Hello from my apartment, where I plan to remain for as long as my pretzel and coffee supply holds out. Here’s what you need to know for the week ahead in business and tech news (basically all coronavirus-related, of course). Stay safe and sane out there, everyone.
What’s Up? (March 8-14)
A Bitter End to the Bull Market
Since the 2008 financial crisis, the stock market has been riding its longest rally in United States history. That is, until this past week, when the Dow took its worst plunge since the 1987 crash. Everyone is freaking out about the coronavirus, which continues to spread at an alarming rate and wreak unpredictable havoc on manufacturing, consumer demand and the global economy. (Adding to the volatility — and also stemming from the coronavirus damage — is Saudi Arabia’s oil-price war with Russia.) Stocks leapt up late on Friday, but are still significantly down for the year.
Hotels, cruise lines, Airbnb hosts and other travel-related businesses are getting crushed as health officials urge people to stay home. Major airline carriers like Delta, American and United are also hurting, but said early in the week that they were prepared to absorb the impact of coronavirus by cutting costs. That is, until President Trump suddenly barred travelers from most European countries. Airline stocks plummeted on Thursday as carriers canceled flights and laid off workers, and the International Air Transport Association warned that the ban would “create negative consequences across the economy.”
What Are Workers to Do?
Like many people with desk jobs in New York, I’m taking recommended “social distancing” measures and working from home. But what about the many at-risk people who can’t? Walmart, Uber, Lyft and other major companies with large numbers of hourly-wage or gig workers have rolled out new policies for paid leave or other financial assistance to those who contract the coronavirus or are subject to mandatory quarantines. It’s a move toward helping low-wage workers in the service industry who don’t normally get paid sick leave (and who can’t afford to take unpaid time off). But many Americans remain financially vulnerable to illness of any kind, including most delivery people, store clerks, restaurant workers, taxi drivers and others whose jobs cannot be done remotely.
What’s Next? (March 15-21)
Relief From Washington
Mr. Trump declared a national emergency on Friday and said he would release $50 billion in federal aid, some of which is to go toward expanding coronavirus testing in the coming weeks with the help of Google, CVS, Walmart, Target, Walgreens and other private companies. (The stock market rallied in response to some definitive news, for a change.) House Democrats also struck a deal with the White House on a sweeping relief bill later that night. Speaker Nancy Pelosi said the package included paid sick leave guarantees and additional food aid and federal funds for Medicaid. The Senate is expected to act on the legislation next week.
The Fed is expected to lower interest rates again this week, hot on the heels of its emergency rate cut earlier this month. It’s yet another step in the scramble to reassure investors, consumers and workers, who are uneasy about how the pandemic will affect them and how much worse it will get. But interest rates are already so low that the Fed is running out of wiggle room to act further if (or when) it needs to — and that’s already making the financial industry more nervous, not less.

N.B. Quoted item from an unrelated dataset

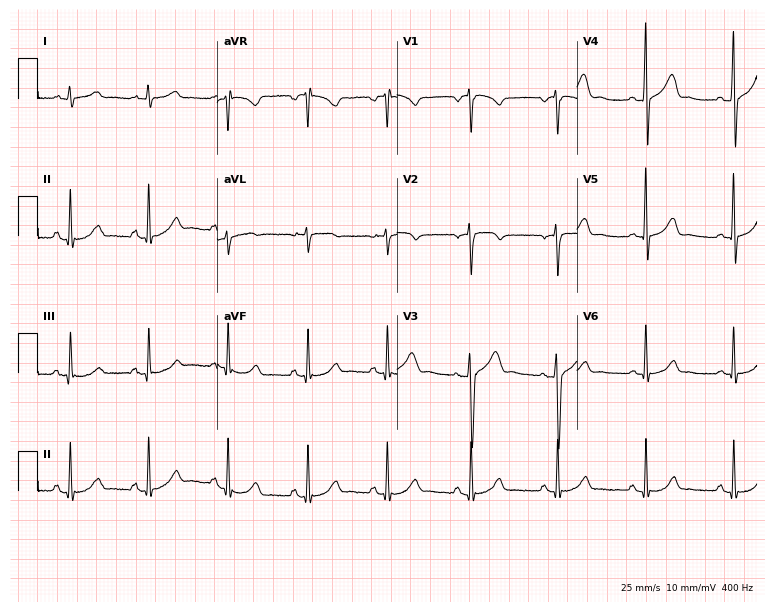
ECG — a 50-year-old man. Labelled as a normal ECG.

And Finally, Something Non-Virus-Related
The Democratic presidential candidate could effectively be decided this week when Arizona, Florida, Illinois and Ohio hold their primary elections. If Joseph R. Biden Jr. keeps up his winning streak, then he’ll have a clear path to the general election. That would be a small comfort to Wall Street during these tumultuous times, since Mr. Biden’s views on business regulation are considerably more moderate than those of his remaining rival, Bernie Sanders, who has vowed to crack down on lending and other banking activities.

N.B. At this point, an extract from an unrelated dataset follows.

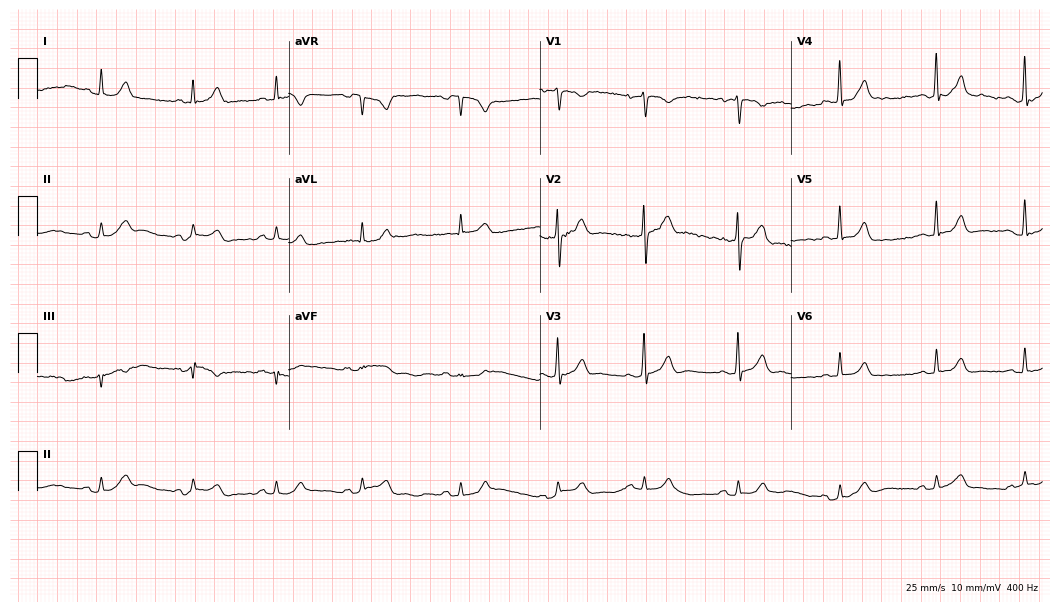
12-lead ECG from a 40-year-old male. Recorded interpretation: within normal limits.

The Trump administration announced a broad new rule that will allow people to use mobile phone apps to get medical information directly from their doctors — which is convenient, but could undermine privacy. The sporting goods retailer Modell’s (“Gotta Go to Mo’s”) has filed for bankruptcy and is closing all its stores. And just before the Hollywood mogul Harvey Weinstein was sentenced to 23 years in prison for sex crimes, newly released documents showed that he had reached out to several businesses leaders, including the billionaires Michael Bloomberg and Jeff Bezos, for help. Through his spokesman, Mr. Bloomberg said he never responded.